The Swiss pharmaceutical giant Roche has entered into a significant licensing agreement with Danish company Zealand Pharma, committing to pay $1.65 billion for rights to an experimental obesity treatment that Zealand began testing in Phase 2b trials last December.
The deal structure includes an upfront payment of $1.4 billion to Zealand, with an additional $250 million in anniversary payments. The total value could reach $5.3 billion if certain milestones are achieved. The agreement establishes a co-commercialization partnership between the two companies in the United States and European markets, with both sharing in profits and losses.
This strategic move gives Roche access to petrelintide, an amylin analog drug candidate. This represents a new therapeutic approach for Roche, complementing its existing obesity drug portfolio acquired through its $2.7 billion purchase of Carmot Therapeutics 15 months ago. Roche intends to evaluate petrelintide both as a standalone treatment and in combination with other drugs, including Carmot’s CT-388, a GLP-1/GIP combination therapy. Zealand may reimburse Roche up to $350 million for combination development efforts.
The partnership reflects the pharmaceutical industry’s intense interest in the obesity treatment market, which analysts project could reach $100 billion in annual sales. Amylin analogs have emerged as a particularly attractive target, as evidenced by AbbVie’s recent $350 million licensing agreement with Danish company Gubra.
This surge in amylin-focused deals comes despite some market uncertainty following Novo Nordisk’s mixed results with CagriSema, a combination treatment incorporating an amylin-targeting component with Wegovy’s active ingredient. While CagriSema showed improvements over Wegovy alone, it failed to demonstrate superior efficacy compared to Eli Lilly’s Zepbound, which combines GLP-1 and GIP targeting mechanisms.
Industry analyst William Blair’s Andy Hsieh suggests that GLP-1/GIP combinations may represent the most promising approach for widespread weight loss treatment, offering an optimal balance of efficacy and tolerability. Nevertheless, amylin-targeting drugs have demonstrated weight loss benefits and could prove valuable in combination therapies. The field has attracted numerous players, including Novo Nordisk, AbbVie, Eli Lilly, AstraZeneca, and startup Metsera.
A crucial aspect of the Roche-Zealand deal is Roche’s assumption of commercial manufacturing and supply responsibilities. This addresses a potential challenge that Zealand might have faced launching
independently, particularly given the supply constraints that initially hampered Novo Nordisk and Eli Lilly’s ability to meet demand for their obesity drugs. The manufacturing component has become increasingly important in the obesity drug market, as evidenced by Viking’s recent $150 million agreement with a contract manufacturer to support its experimental drug production.

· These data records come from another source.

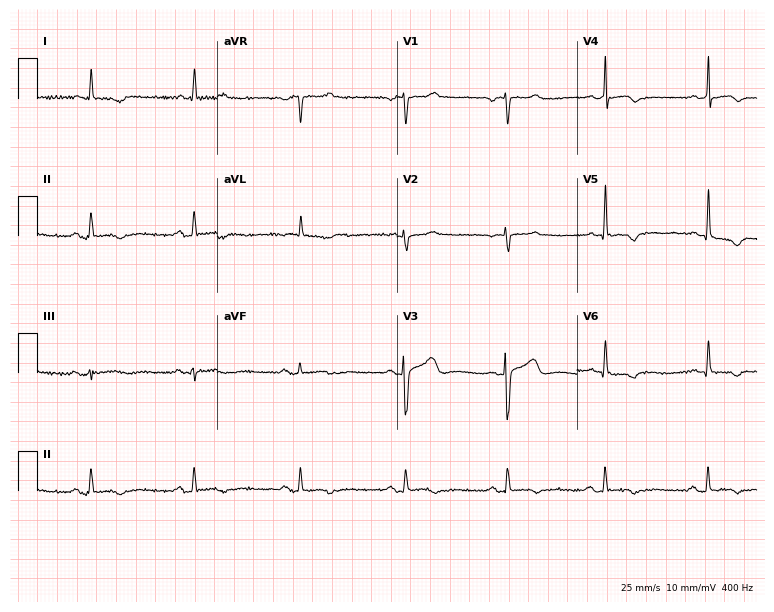
Electrocardiogram (7.3-second recording at 400 Hz), a 72-year-old male. Of the six screened findings (first-degree AV block, right bundle branch block, left bundle branch block, sinus bradycardia, atrial fibrillation, sinus tachycardia), none is recorded. Only these six findings were labelled.
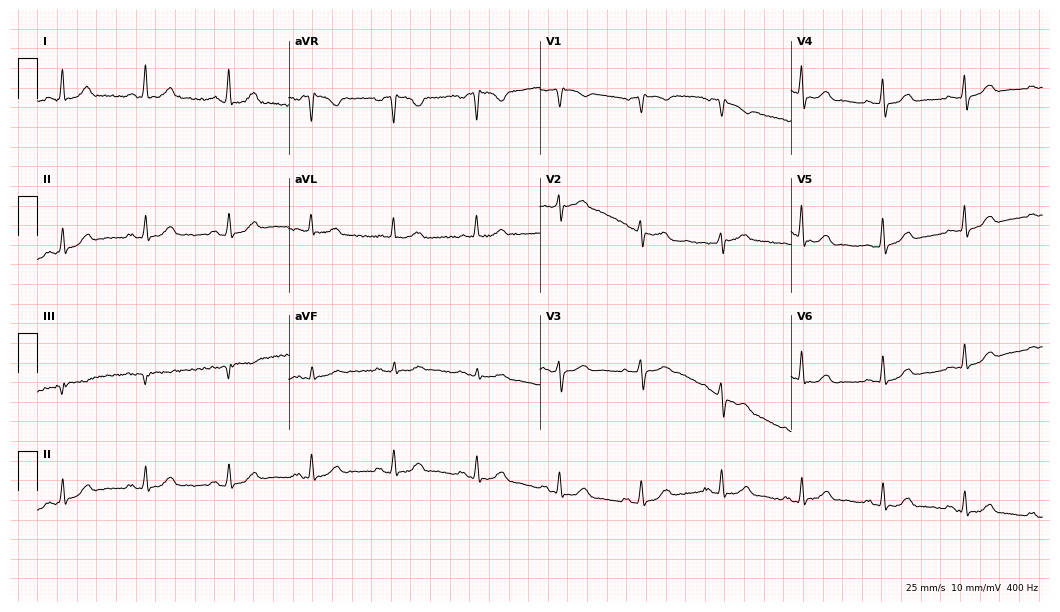
Electrocardiogram, a woman, 67 years old. Overall reading on record: normal ECG.
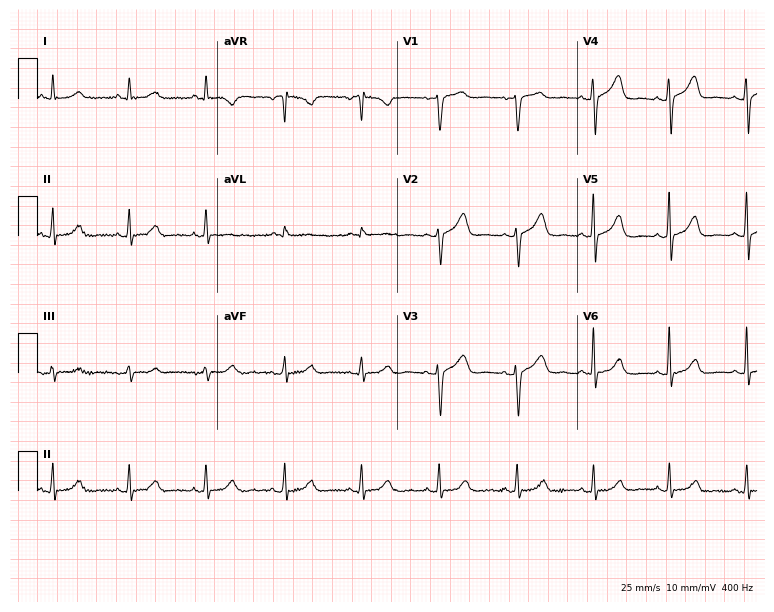
Standard 12-lead ECG recorded from a female, 53 years old. Read as a normal ECG.
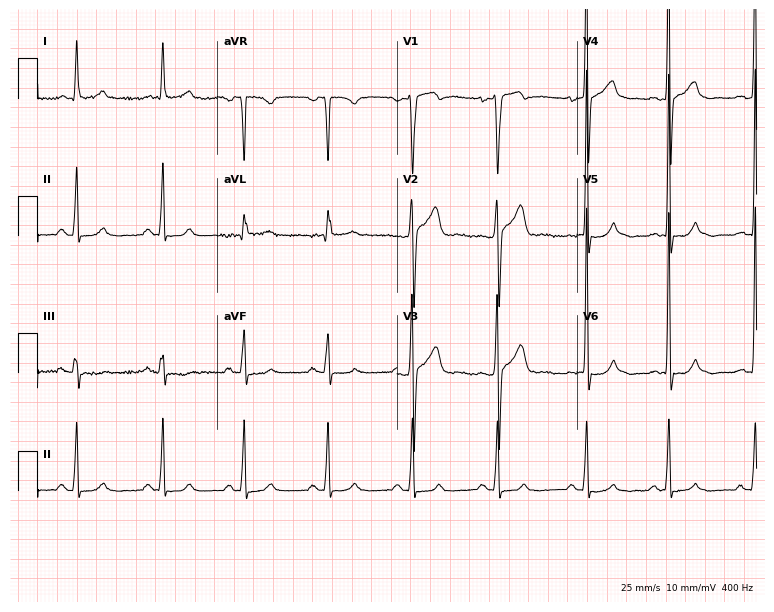
Resting 12-lead electrocardiogram (7.3-second recording at 400 Hz). Patient: a 38-year-old man. None of these six findings is recorded: first-degree AV block, right bundle branch block, left bundle branch block, sinus bradycardia, atrial fibrillation, sinus tachycardia. Only these six findings were labelled.
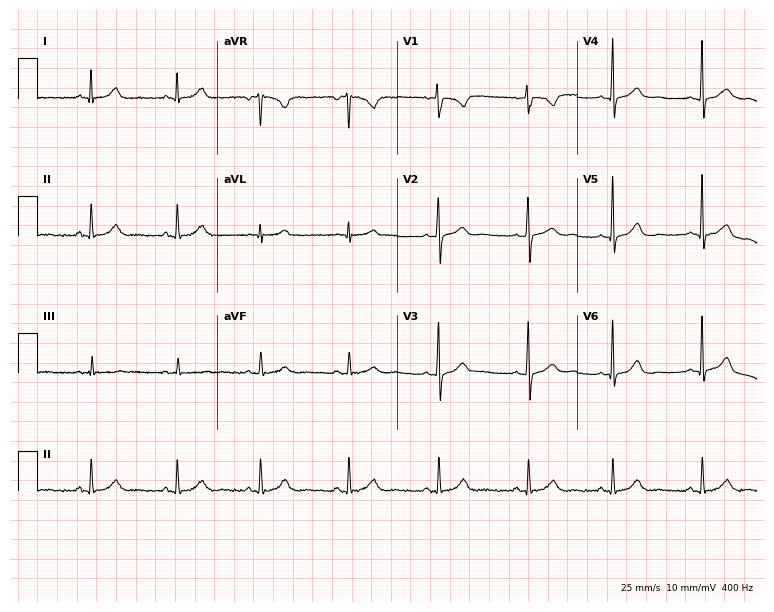
Electrocardiogram (7.3-second recording at 400 Hz), a woman, 35 years old. Overall reading on record: normal ECG.
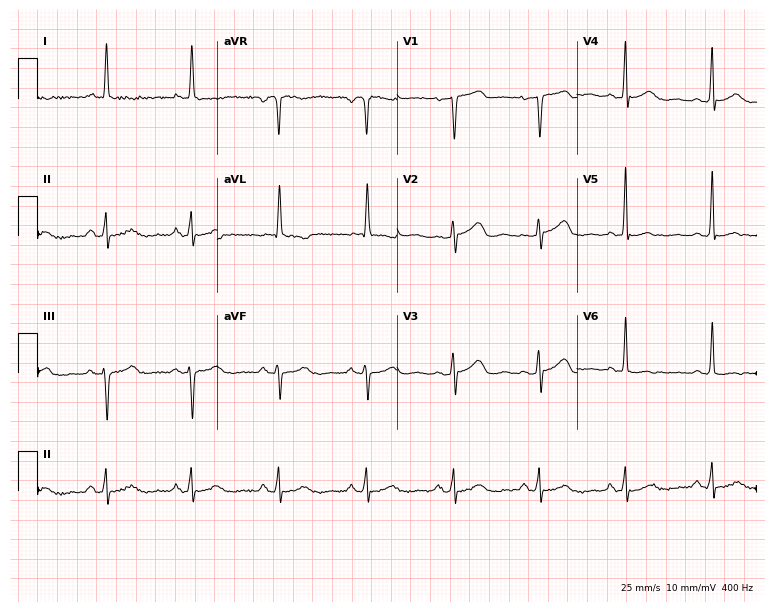
Resting 12-lead electrocardiogram. Patient: a 72-year-old female. None of these six findings is recorded: first-degree AV block, right bundle branch block (RBBB), left bundle branch block (LBBB), sinus bradycardia, atrial fibrillation (AF), sinus tachycardia.
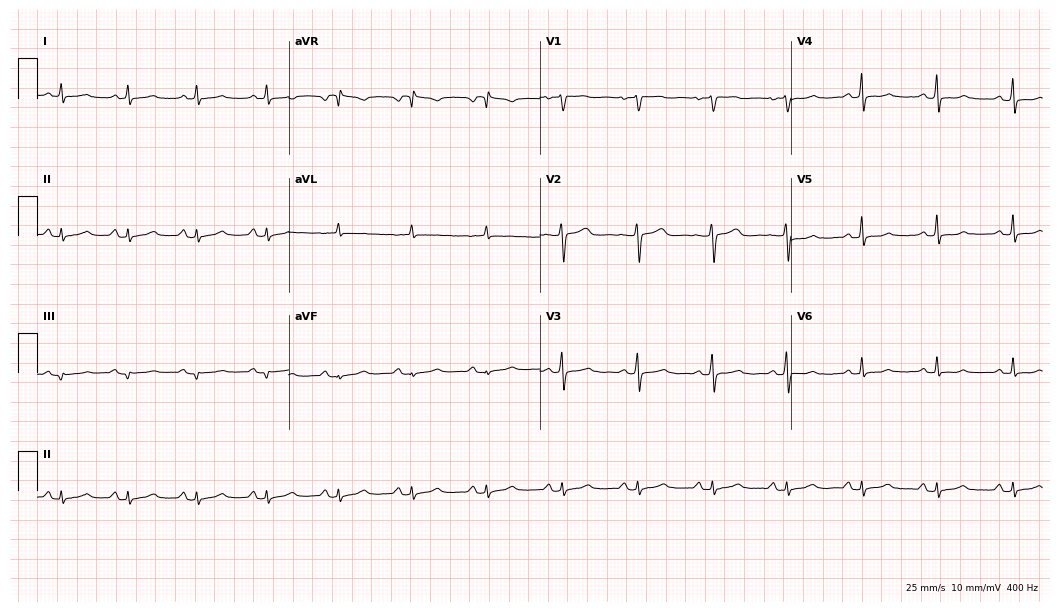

The agreement represents a significant expansion of Roche’s presence in the competitive obesity drug market, building on its previous Carmot acquisition. By securing rights to petrelintide, Roche gains access to a promising amylin analog while Zealand benefits from the resources and manufacturing capabilities of a major pharmaceutical company. The partnership positions both companies to compete in the rapidly growing market for obesity treatments, where demand continues to surge and new therapeutic approaches are being actively pursued by multiple industry players.